- Opening Delimiter -

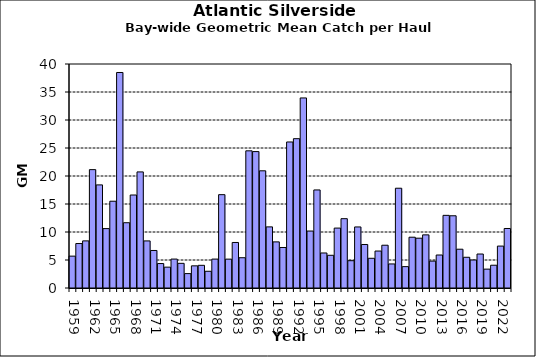
| Category | Series 0 |
|---|---|
| 1959.0 | 5.691 |
| 1960.0 | 7.939 |
| 1961.0 | 8.413 |
| 1962.0 | 21.137 |
| 1963.0 | 18.412 |
| 1964.0 | 10.607 |
| 1965.0 | 15.494 |
| 1966.0 | 38.484 |
| 1967.0 | 11.657 |
| 1968.0 | 16.606 |
| 1969.0 | 20.729 |
| 1970.0 | 8.407 |
| 1971.0 | 6.7 |
| 1972.0 | 4.365 |
| 1973.0 | 3.723 |
| 1974.0 | 5.166 |
| 1975.0 | 4.403 |
| 1976.0 | 2.571 |
| 1977.0 | 3.959 |
| 1978.0 | 4.049 |
| 1979.0 | 2.986 |
| 1980.0 | 5.163 |
| 1981.0 | 16.668 |
| 1982.0 | 5.154 |
| 1983.0 | 8.128 |
| 1984.0 | 5.406 |
| 1985.0 | 24.496 |
| 1986.0 | 24.359 |
| 1987.0 | 20.927 |
| 1988.0 | 10.915 |
| 1989.0 | 8.235 |
| 1990.0 | 7.235 |
| 1991.0 | 26.076 |
| 1992.0 | 26.664 |
| 1993.0 | 33.939 |
| 1994.0 | 10.17 |
| 1995.0 | 17.509 |
| 1996.0 | 6.254 |
| 1997.0 | 5.841 |
| 1998.0 | 10.698 |
| 1999.0 | 12.379 |
| 2000.0 | 4.875 |
| 2001.0 | 10.902 |
| 2002.0 | 7.769 |
| 2003.0 | 5.306 |
| 2004.0 | 6.6 |
| 2005.0 | 7.638 |
| 2006.0 | 4.297 |
| 2007.0 | 17.816 |
| 2008.0 | 3.814 |
| 2009.0 | 9.07 |
| 2010.0 | 8.895 |
| 2011.0 | 9.488 |
| 2012.0 | 4.803 |
| 2013.0 | 5.893 |
| 2014.0 | 12.972 |
| 2015.0 | 12.897 |
| 2016.0 | 6.927 |
| 2017.0 | 5.487 |
| 2018.0 | 5.001 |
| 2019.0 | 6.067 |
| 2020.0 | 3.37 |
| 2021.0 | 4.068 |
| 2022.0 | 7.485 |
| 2023.0 | 10.627 |

- Closing Delimiter -

> [Problem to work on]: Beginning with the line containing "1981.0 | 16.668 |" and ending with the line containing "2014.0 | 12.972 |", extract those lines exactly from the listing above, and only those.

> [Expected answer]:
| 1981.0 | 16.668 |
| 1982.0 | 5.154 |
| 1983.0 | 8.128 |
| 1984.0 | 5.406 |
| 1985.0 | 24.496 |
| 1986.0 | 24.359 |
| 1987.0 | 20.927 |
| 1988.0 | 10.915 |
| 1989.0 | 8.235 |
| 1990.0 | 7.235 |
| 1991.0 | 26.076 |
| 1992.0 | 26.664 |
| 1993.0 | 33.939 |
| 1994.0 | 10.17 |
| 1995.0 | 17.509 |
| 1996.0 | 6.254 |
| 1997.0 | 5.841 |
| 1998.0 | 10.698 |
| 1999.0 | 12.379 |
| 2000.0 | 4.875 |
| 2001.0 | 10.902 |
| 2002.0 | 7.769 |
| 2003.0 | 5.306 |
| 2004.0 | 6.6 |
| 2005.0 | 7.638 |
| 2006.0 | 4.297 |
| 2007.0 | 17.816 |
| 2008.0 | 3.814 |
| 2009.0 | 9.07 |
| 2010.0 | 8.895 |
| 2011.0 | 9.488 |
| 2012.0 | 4.803 |
| 2013.0 | 5.893 |
| 2014.0 | 12.972 |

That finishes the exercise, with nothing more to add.